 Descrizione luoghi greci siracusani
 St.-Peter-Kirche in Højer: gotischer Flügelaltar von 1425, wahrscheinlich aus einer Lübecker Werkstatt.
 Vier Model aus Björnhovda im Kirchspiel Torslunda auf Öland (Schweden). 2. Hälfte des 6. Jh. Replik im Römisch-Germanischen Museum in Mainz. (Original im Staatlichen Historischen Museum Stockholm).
==
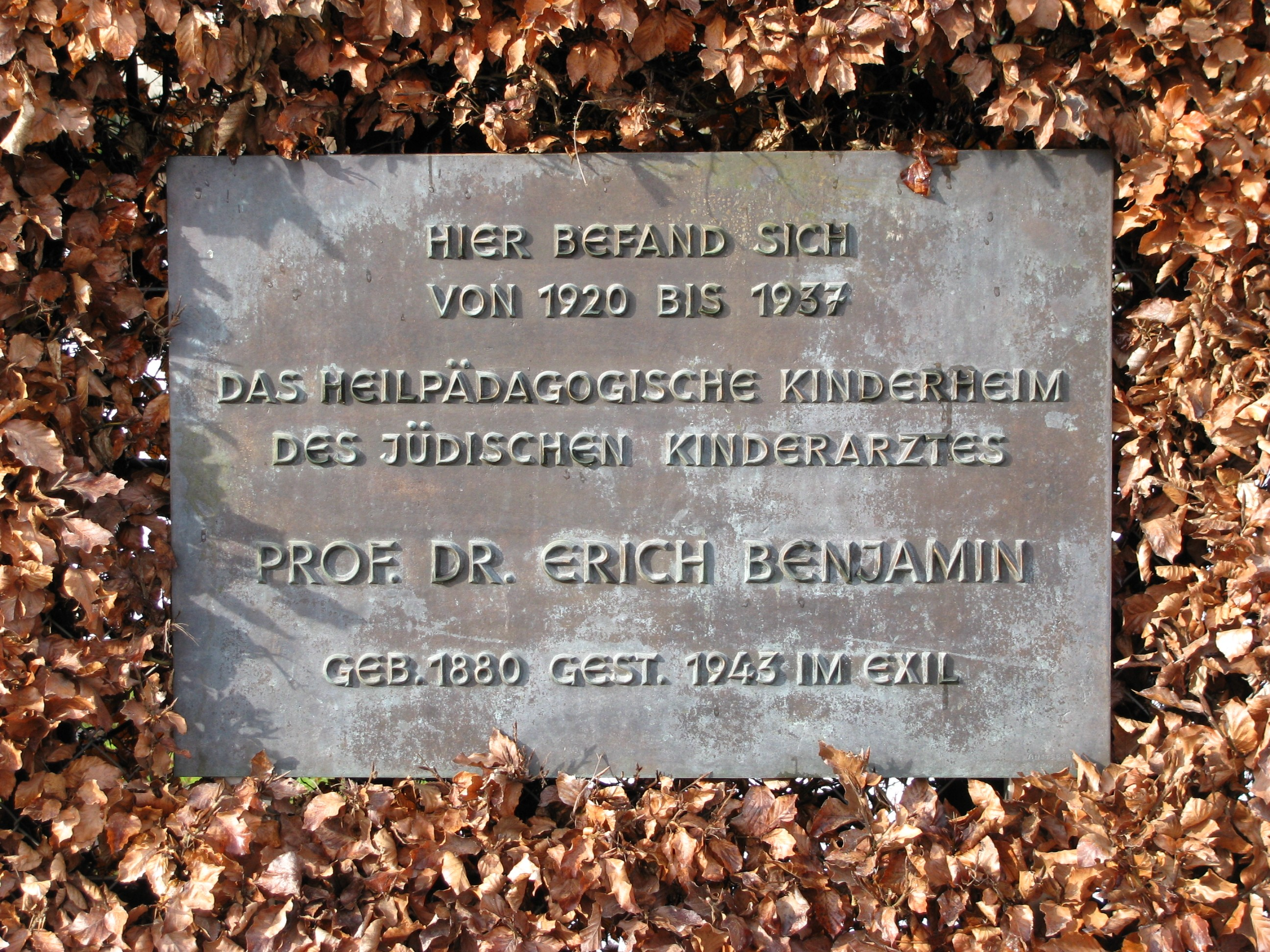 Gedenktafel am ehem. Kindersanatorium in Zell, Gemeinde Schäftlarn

▸ Task to carry out
Your task for the entries above: copy exactly the span starting with the line with "Descrizione luoghi greci siracusani" and going on through the line with "Vier Model aus", both lines included, and nothing else.

▸ Answer below
 Descrizione luoghi greci siracusani
 St.-Peter-Kirche in Højer: gotischer Flügelaltar von 1425, wahrscheinlich aus einer Lübecker Werkstatt.
 Vier Model aus Björnhovda im Kirchspiel Torslunda auf Öland (Schweden). 2. Hälfte des 6. Jh. Replik im Römisch-Germanischen Museum in Mainz. (Original im Staatlichen Historischen Museum Stockholm).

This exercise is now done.